As I've mentioned to some, my darling kitty died suddenly Thursday morning. She'd been fighting intestinal lymphoma for nearly a year, and recently, she had lost several pounds. Her vomiting had subsided, and I had fooled myself into thinking that her condition was getting a little better. Still, I had a dread that she might go while I was on this two-week holiday. This is one of those times when I hate my intuition being right. I had wanted to be with her at the end, and I had even told her that I would be, and all she had to do was tell me when she was ready.
I'm feeling both guilty and hurt that I wasn't there with her and didn't get to say goodbye like I wanted to, which makes me feel even more selfish. My mom says sometimes animals don't want their owners to see them die, and so they wait for their owners to be away, or they take themselves off somewhere to be found later. This year, I've tried to pay more attention to others' point of view, and I guess that even includes a cat's side of things.
The vet called me at 12:30 am Australia time to tell me that Louise had stopped eating, and he asked permission to do some blood work. He also offered to give her an acupuncture treatment. I said yes to both and hoped for the best. He called an hour later, and I could tell by the shakiness in his voice that something was wrong. He said her blood work was horrible, her white blood cell count was all off, and they tried to give her an IV catheter when she suddenly went into cardiac arrest. One doesn't seem to be related to the other. They tried CPR but couldn't revive her. He kept saying, "I'm so sorry for you" and "Everyone here is really upset." I couldn't think of much to say at all except, "what do I do now?"
I'm grateful for everything the vets and the techs at Columbia Animal Hospital did for Louise this one last time and over the course of her life. They got us through a heart murmur and a thyroid condition, not to mention stubborn ear infections and coughs and teeth cleanings. I'm also grateful that they would think to call me directly, and very long distance, to tell me she was gone. I'm picking up her ashes and her blanket and food bowls when I get back to the States. I'm dreading that too - they're going to see me blubber like an idiot.

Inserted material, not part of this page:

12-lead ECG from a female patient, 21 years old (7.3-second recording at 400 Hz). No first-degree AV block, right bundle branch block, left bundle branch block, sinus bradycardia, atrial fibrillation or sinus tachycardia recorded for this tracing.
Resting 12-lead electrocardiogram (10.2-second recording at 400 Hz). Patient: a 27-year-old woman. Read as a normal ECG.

I'm also grateful to Cat Rescue of Maryland from whom I adopted Louise, and especially Lil Decker, who was Louise's foster mom. I will definitely be adopting from them again, though not right away.

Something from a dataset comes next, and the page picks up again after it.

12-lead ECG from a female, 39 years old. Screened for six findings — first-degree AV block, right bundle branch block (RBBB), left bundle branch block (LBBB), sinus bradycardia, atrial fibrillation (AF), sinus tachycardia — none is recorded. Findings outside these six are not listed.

I will remember these things about Louise:
- she would wake me up at 7 in the morning, almost on the dot, by tickling my face with her whiskers, and if that didn't work, pawing at my blankets
- she had her own tumbler of water on the bedside table to keep her from drinking out of my water glass
- she liked to peek into the lower kitchen cupboards to see if everything was still there, though she rarely went inside all the way
- she didn't care for being picked up and held, but she did like to snooze on my lap, especially when I was at the computer; she'd often stretch out a paw to hit the space bar, and hold it down
- she always greeted me at the door when I came home from wherever
- she liked to talk to the birds in the tree outside my window
- she made friends with my dog, and together they'd guard the bathroom door while I was taking a shower
- she'd yell at me whenever she had to go into the carrier, as she preferred being at home to anywhere else
- she very determinedly caught a mouse once and was quite proud of herself for the effort, going so far as to bring her catch to me once she had nabbed it
- she had several favorite hangout spots in the house - the most recent being the bathroom sink
- she liked to share my tuna salad and roast chicken
- she charmed non-cat people into liking her
- she had the prettiest green eyes and the most curious black spots
- much as I love my dog, she made me a cat person
I loved her very much, and I'm grateful she let me be her mom for awhile.
Goodbye, Louise. I'll see you at Rainbow Bridge someday.